By Research Group, DRC

One of the main tasks in promoting the coordinated development of the Beijing-Tianjin-Hebei region and treating big-city maladies is to launch projects to relieve Beijing of functions non-essential to its role as China’s capital. London once faced the similar problems and difficulties as present Beijing. After World War II, London successfully completed the city governance, and gained valuable management experience through reconstruction.

First, the experience of optimizing the urban spatial structure is to make a regional planning, define the boundary lines for urban growth and construct a larger scale metro. Regional planning is the basis of optimization and defining the city growth lines is the key measure to control the sprawl of urban center. Only larger satellite cities with some distance from London can ease the concentration of population and industry.

Second, the experience of promoting the functional dispersal and industrial transformation is to improve the standard of environmental protection and give play to the role of the market. London had taken measures to realize the dispersal of traditional industry through legislative procedures to improve the environmental standard, avoid the weakening of city functions after the dispersal of manufacturing through reforms and encourage the development of financial and creative industries.

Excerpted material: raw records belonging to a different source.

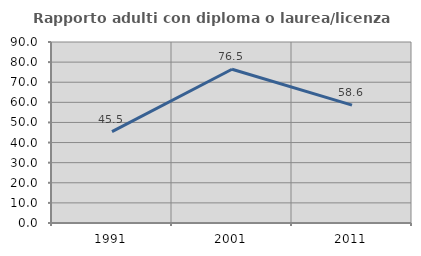
| Category | Rapporto adulti con diploma o laurea/licenza media  |
|---|---|
| 1991.0 | 45.455 |
| 2001.0 | 76.471 |
| 2011.0 | 58.621 |
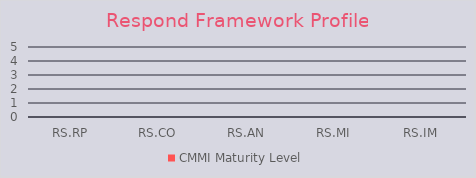
| Category | CMMI Maturity Level |
|---|---|
| RS.RP | 0 |
| RS.CO | 0 |
| RS.AN | 0 |
| RS.MI | 0 |
| RS.IM | 0 |
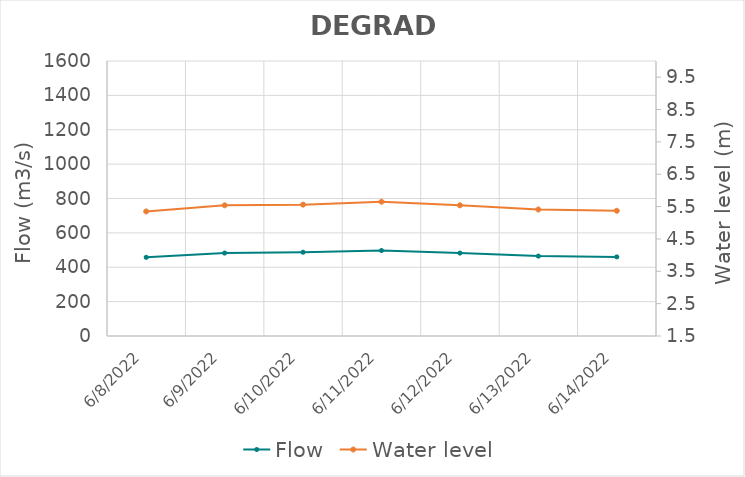
| Category | Flow |
|---|---|
| 4/26/22 | 772.27 |
| 4/25/22 | 760.98 |
| 4/24/22 | 723 |
| 4/23/22 | 658.5 |
| 4/22/22 | 589.73 |
| 4/21/22 | 524.85 |
| 4/20/22 | 493.58 |
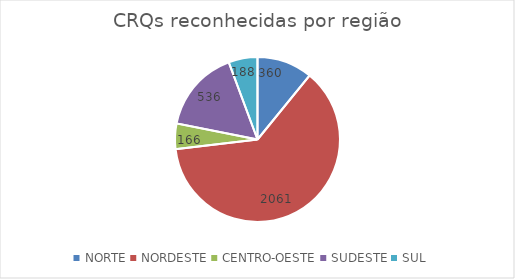
| Category | Series 0 |
|---|---|
| NORTE | 360 |
| NORDESTE | 2061 |
| CENTRO-OESTE | 166 |
| SUDESTE | 536 |
| SUL | 188 |
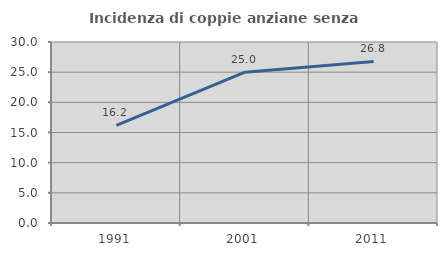
| Category | Incidenza di coppie anziane senza figli  |
|---|---|
| 1991.0 | 16.176 |
| 2001.0 | 25 |
| 2011.0 | 26.786 |
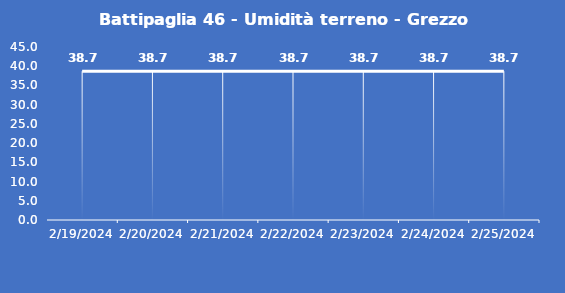
| Category | Battipaglia 46 - Umidità terreno - Grezzo (%VWC) |
|---|---|
| 2/19/24 | 38.7 |
| 2/20/24 | 38.7 |
| 2/21/24 | 38.7 |
| 2/22/24 | 38.7 |
| 2/23/24 | 38.7 |
| 2/24/24 | 38.7 |
| 2/25/24 | 38.7 |
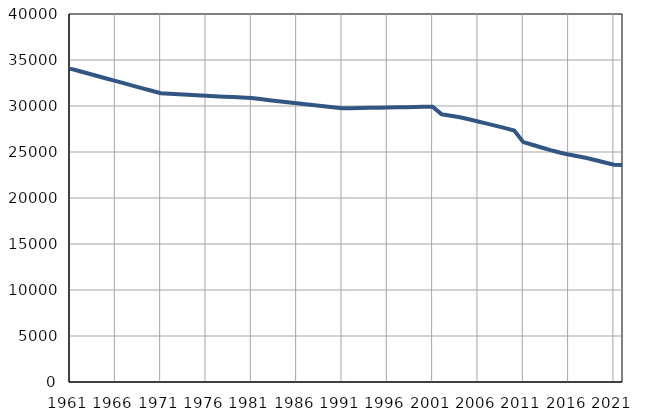
| Category | Број
становника |
|---|---|
| 1961.0 | 34067 |
| 1962.0 | 33799 |
| 1963.0 | 33531 |
| 1964.0 | 33263 |
| 1965.0 | 32995 |
| 1966.0 | 32727 |
| 1967.0 | 32459 |
| 1968.0 | 32191 |
| 1969.0 | 31923 |
| 1970.0 | 31655 |
| 1971.0 | 31387 |
| 1972.0 | 31334 |
| 1973.0 | 31282 |
| 1974.0 | 31229 |
| 1975.0 | 31176 |
| 1976.0 | 31124 |
| 1977.0 | 31071 |
| 1978.0 | 31018 |
| 1979.0 | 30965 |
| 1980.0 | 30913 |
| 1981.0 | 30860 |
| 1982.0 | 30749 |
| 1983.0 | 30637 |
| 1984.0 | 30526 |
| 1985.0 | 30415 |
| 1986.0 | 30304 |
| 1987.0 | 30192 |
| 1988.0 | 30081 |
| 1989.0 | 29970 |
| 1990.0 | 29857 |
| 1991.0 | 29747 |
| 1992.0 | 29765 |
| 1993.0 | 29783 |
| 1994.0 | 29802 |
| 1995.0 | 29820 |
| 1996.0 | 29838 |
| 1997.0 | 29856 |
| 1998.0 | 29874 |
| 1999.0 | 29892 |
| 2000.0 | 29911 |
| 2001.0 | 29929 |
| 2002.0 | 29093 |
| 2003.0 | 28934 |
| 2004.0 | 28776 |
| 2005.0 | 28556 |
| 2006.0 | 28315 |
| 2007.0 | 28081 |
| 2008.0 | 27835 |
| 2009.0 | 27590 |
| 2010.0 | 27342 |
| 2011.0 | 26074 |
| 2012.0 | 25793 |
| 2013.0 | 25491 |
| 2014.0 | 25205 |
| 2015.0 | 24947 |
| 2016.0 | 24719 |
| 2017.0 | 24539 |
| 2018.0 | 24345 |
| 2019.0 | 24107 |
| 2020.0 | 23859 |
| 2021.0 | 23613 |
| 2022.0 | 23594 |
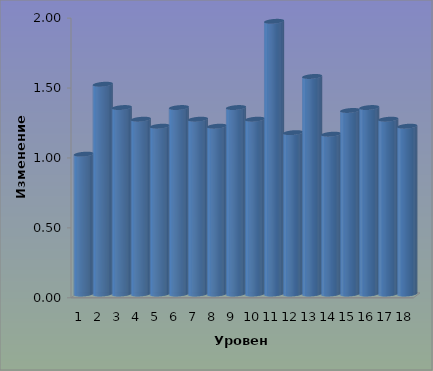
| Category | Series 0 |
|---|---|
| 0 | 1 |
| 1 | 1.5 |
| 2 | 1.333 |
| 3 | 1.25 |
| 4 | 1.2 |
| 5 | 1.333 |
| 6 | 1.25 |
| 7 | 1.2 |
| 8 | 1.333 |
| 9 | 1.25 |
| 10 | 1.95 |
| 11 | 1.154 |
| 12 | 1.556 |
| 13 | 1.143 |
| 14 | 1.312 |
| 15 | 1.333 |
| 16 | 1.25 |
| 17 | 1.2 |
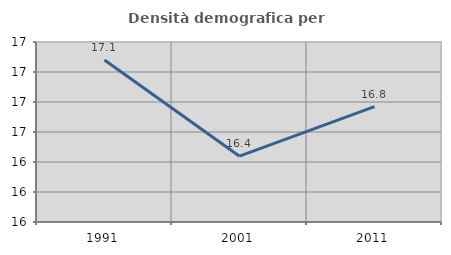
| Category | Densità demografica |
|---|---|
| 1991.0 | 17.08 |
| 2001.0 | 16.439 |
| 2011.0 | 16.77 |
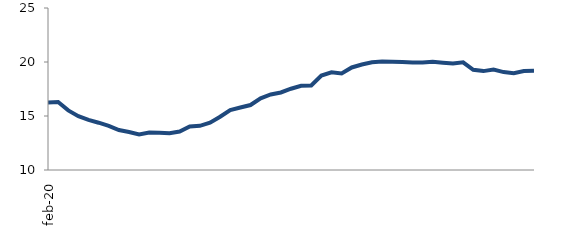
| Category | Series 0 |
|---|---|
| 2020-02-01 | 16.25 |
| 2020-03-01 | 16.293 |
| 2020-04-01 | 15.517 |
| 2020-05-01 | 14.987 |
| 2020-06-01 | 14.648 |
| 2020-07-01 | 14.379 |
| 2020-08-01 | 14.088 |
| 2020-09-01 | 13.698 |
| 2020-10-01 | 13.522 |
| 2020-11-01 | 13.294 |
| 2020-12-01 | 13.469 |
| 2021-01-01 | 13.453 |
| 2021-02-01 | 13.409 |
| 2021-03-01 | 13.556 |
| 2021-04-01 | 14.027 |
| 2021-05-01 | 14.092 |
| 2021-06-01 | 14.388 |
| 2021-07-01 | 14.927 |
| 2021-08-01 | 15.546 |
| 2021-09-01 | 15.791 |
| 2021-10-01 | 16.017 |
| 2021-11-01 | 16.641 |
| 2021-12-01 | 16.998 |
| 2022-01-01 | 17.179 |
| 2022-02-01 | 17.527 |
| 2022-03-01 | 17.804 |
| 2022-04-01 | 17.825 |
| 2022-05-01 | 18.751 |
| 2022-06-01 | 19.052 |
| 2022-07-01 | 18.945 |
| 2022-08-01 | 19.494 |
| 2022-09-01 | 19.767 |
| 2022-10-01 | 19.975 |
| 2022-11-01 | 20.037 |
| 2022-12-01 | 20.03 |
| 2023-01-01 | 19.993 |
| 2023-02-01 | 19.949 |
| 2023-03-01 | 19.953 |
| 2023-04-01 | 20.023 |
| 2023-05-01 | 19.94 |
| 2023-06-01 | 19.871 |
| 2023-07-01 | 19.969 |
| 2023-08-01 | 19.275 |
| 2023-09-01 | 19.157 |
| 2023-10-01 | 19.299 |
| 2023-11-01 | 19.065 |
| 2023-12-01 | 18.97 |
| 2024-01-01 | 19.172 |
| 2024-02-01 | 19.192 |
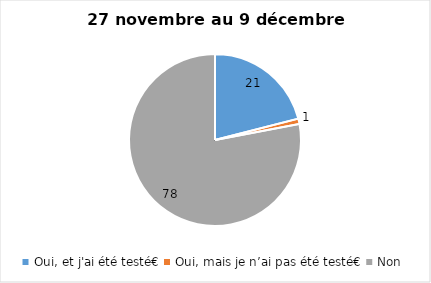
| Category | Series 0 |
|---|---|
| Oui, et j'ai été testé€ | 21 |
| Oui, mais je n’ai pas été testé€ | 1 |
| Non | 78 |

Third, the experience of improving the urban management level is using the economic means to regulate the behavior of relevant departments and promote multi-cooperation. Efforts were made to vigorously develop the public transport to alleviate traffic jams, and encourage travel by non-motorized vehicles. In order to realize the regional equalization of public services, it is not only necessary to give play to the role of central government spending, but also necessary to encourage non-governmental entities to participate in relevant projects. The essential issue of environmental governance is to rationalize the rights and duties of various stakeholders, and ensure the implementation of related measures.

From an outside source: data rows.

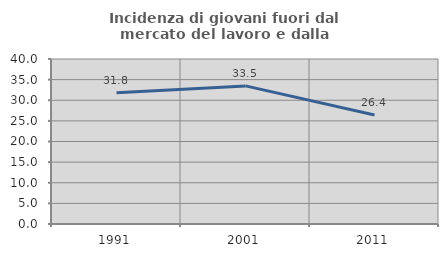
| Category | Incidenza di giovani fuori dal mercato del lavoro e dalla formazione  |
|---|---|
| 1991.0 | 31.79 |
| 2001.0 | 33.48 |
| 2011.0 | 26.419 |
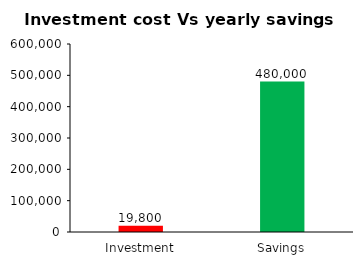
| Category | Series 0 |
|---|---|
| Investment | 19800 |
| Savings | 480000 |
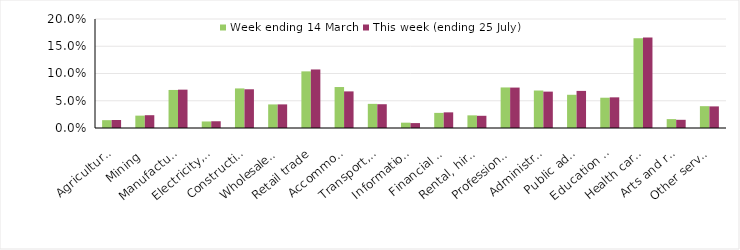
| Category | Week ending 14 March | This week (ending 25 July) |
|---|---|---|
| Agriculture, forestry and fishing | 0.014 | 0.015 |
| Mining | 0.023 | 0.023 |
| Manufacturing | 0.07 | 0.07 |
| Electricity, gas, water and waste services | 0.012 | 0.012 |
| Construction | 0.073 | 0.071 |
| Wholesale trade | 0.043 | 0.043 |
| Retail trade | 0.104 | 0.107 |
| Accommodation and food services | 0.075 | 0.067 |
| Transport, postal and warehousing | 0.044 | 0.044 |
| Information media and telecommunications | 0.01 | 0.009 |
| Financial and insurance services | 0.028 | 0.029 |
| Rental, hiring and real estate services | 0.023 | 0.022 |
| Professional, scientific and technical services | 0.074 | 0.074 |
| Administrative and support services | 0.069 | 0.067 |
| Public administration and safety | 0.061 | 0.068 |
| Education and training | 0.056 | 0.056 |
| Health care and social assistance | 0.165 | 0.166 |
| Arts and recreation services | 0.016 | 0.015 |
| Other services | 0.04 | 0.04 |
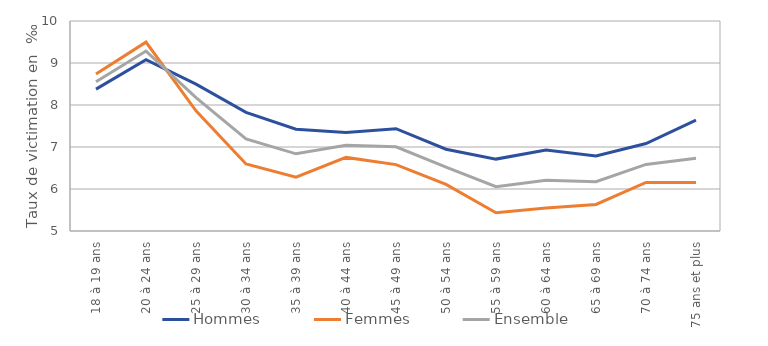
| Category | Hommes | Femmes | Ensemble |
|---|---|---|---|
| 18 à 19 ans | 8.378 | 8.736 | 8.552 |
| 20 à 24 ans | 9.081 | 9.497 | 9.285 |
| 25 à 29 ans | 8.498 | 7.861 | 8.177 |
| 30 à 34 ans | 7.826 | 6.596 | 7.195 |
| 35 à 39 ans | 7.424 | 6.283 | 6.837 |
| 40 à 44 ans | 7.345 | 6.752 | 7.043 |
| 45 à 49 ans | 7.437 | 6.581 | 7.004 |
| 50 à 54 ans | 6.947 | 6.11 | 6.522 |
| 55 à 59 ans | 6.712 | 5.434 | 6.056 |
| 60 à 64 ans | 6.928 | 5.547 | 6.206 |
| 65 à 69 ans | 6.786 | 5.632 | 6.173 |
| 70 à 74 ans | 7.082 | 6.157 | 6.585 |
| 75 ans et plus | 7.638 | 6.154 | 6.735 |
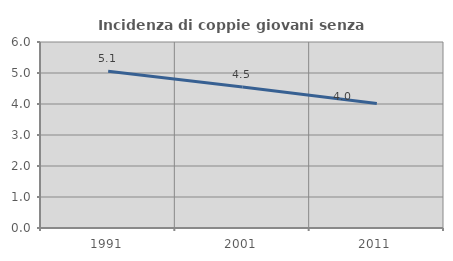
| Category | Incidenza di coppie giovani senza figli |
|---|---|
| 1991.0 | 5.055 |
| 2001.0 | 4.548 |
| 2011.0 | 4.02 |
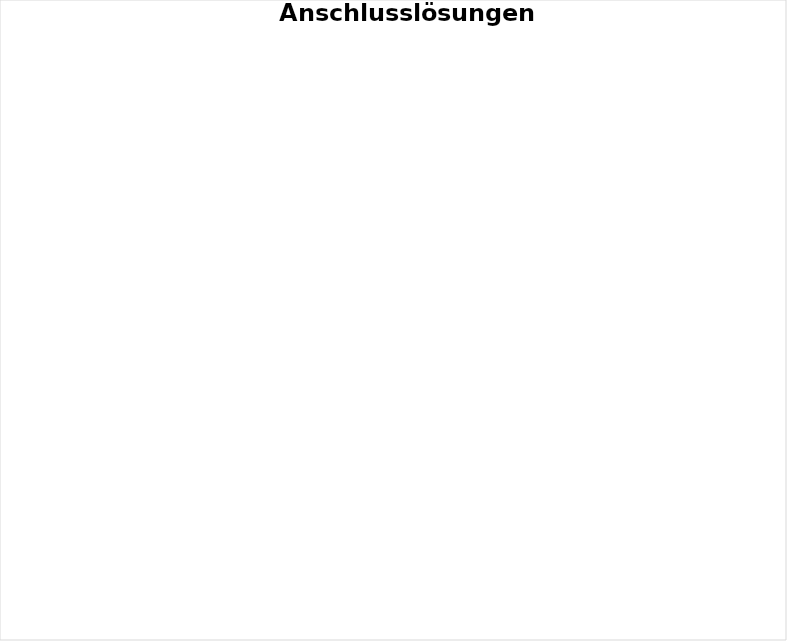
| Category | Series 0 |
|---|---|
| Wohnen in eigener (selbstfinanzierter) Wohnung | 0 |
| Wohnen im institutionellen Rahmen | 0 |
| Wohnen bei Eltern / Angehörigen | 0 |
| Klinikaufenthalt | 0 |
| Andere Lösung (WG, Lerlingsunterkunft, etc) | 0 |
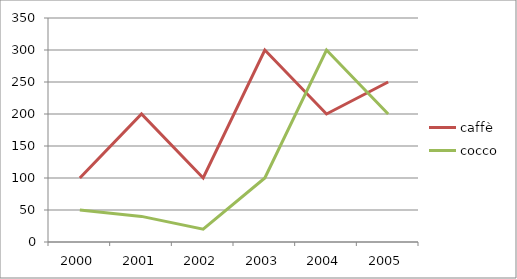
| Category | caffè | cocco |
|---|---|---|
| 2000.0 | 100 | 50 |
| 2001.0 | 200 | 40 |
| 2002.0 | 100 | 20 |
| 2003.0 | 300 | 100 |
| 2004.0 | 200 | 300 |
| 2005.0 | 250 | 200 |
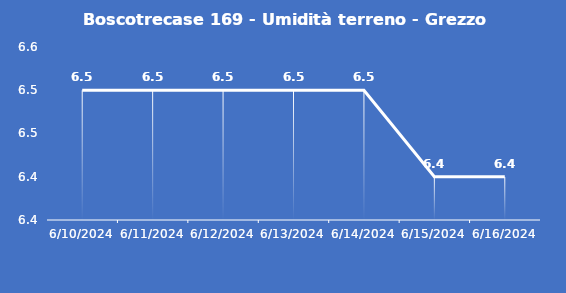
| Category | Boscotrecase 169 - Umidità terreno - Grezzo (%VWC) |
|---|---|
| 6/10/24 | 6.5 |
| 6/11/24 | 6.5 |
| 6/12/24 | 6.5 |
| 6/13/24 | 6.5 |
| 6/14/24 | 6.5 |
| 6/15/24 | 6.4 |
| 6/16/24 | 6.4 |
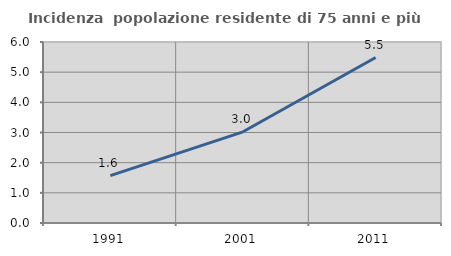
| Category | Incidenza  popolazione residente di 75 anni e più |
|---|---|
| 1991.0 | 1.572 |
| 2001.0 | 3.023 |
| 2011.0 | 5.484 |

London’s experience is of valuable reference to the city layout of Beijing. First, with regard to spatial structure optimization, it is necessary to transform the overall urban planning of Beijing into a metropolitan planning bolstered by legislative measures. In light of the present conditions, we need to encourage the participation of non-governmental entities, and build green belts as soon as possible. We need to construct several satellite cities far away from Beijing with larger size and adequate functions. Second, the government needs to formulate some policies to restrict the increase of non-capital function and encourage industrial transformation, follow market rules, and adopt relevant suggestions raised by industrial sectors. Third, with regard to improving the urban management level, it is suggested to focus on the economic regulation, and attach importance to multi-pronged collaboration.